Zero-knowledge proofs still require that third party but only once, to issue it initially. Then the user can issue their own proofs locally
Comment on Is it completely impossible to do age verification without compromising privacy?
billwashere@lemmy.world 1 month agoTechnically this works EXCEPT the required third party. Either it’s the government and you have to trust them with information of knowing everything that required age verification or its separate company that can and would sell your data to data brokers. Being free and NOT the government seems mutually exclusive.
Natanael@infosec.pub 1 month ago
billwashere@lemmy.world 1 month ago
So it’s like generating a CA and then signing your own certs.
Natanael@infosec.pub 1 month ago
More like getting a TLS domain cert from a CA both sides recognize, but yeah
Knock_Knock_Lemmy_In@lemmy.world 1 month ago
You can use a government issued certificate to generate your own age proofs without their involvement.
groet@feddit.org 1 month ago
The verifier does not have the information which sites you use.
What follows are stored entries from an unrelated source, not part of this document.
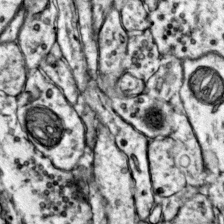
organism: Mouse
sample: Primary visual cortex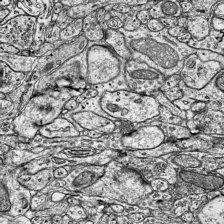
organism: Mouse
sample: Visual Cortex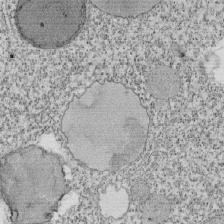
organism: Tetrahymena
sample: Cilia in tetrahymena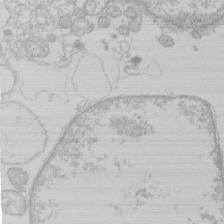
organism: Human
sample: Macrophage cells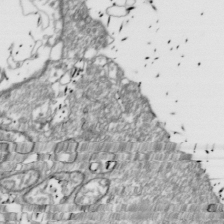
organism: Drosophila
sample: Cell division; meiosis; drosophila spermatocytes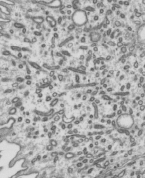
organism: Mouse
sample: Mouse epididymis efferent ductule cilia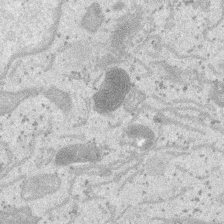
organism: Human
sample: Lung epithelial cells infected with SARS-CoV-2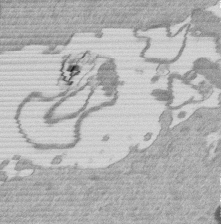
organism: Mouse
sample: Dividing mouse embryo 1 cell stage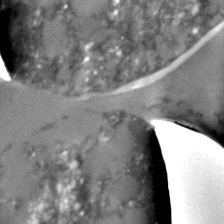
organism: C. elegans
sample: C. elegans embryo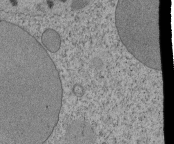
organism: Tetrahymena
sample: Cilia in tetrahymena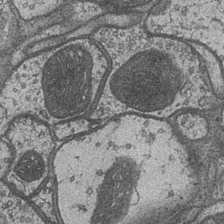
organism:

That’s the point of the setup. All communication goes through you, never the site to the verifier directly. You only pass cryptographic values between them that does not include identifiable information (neither about you to the website, nor about the website to the verifier). The verifier knows who you are, the website knows that you are old enough. Nothing else.
billwashere@lemmy.world 1 month ago
Oh I missed that separation before. Ok my bad.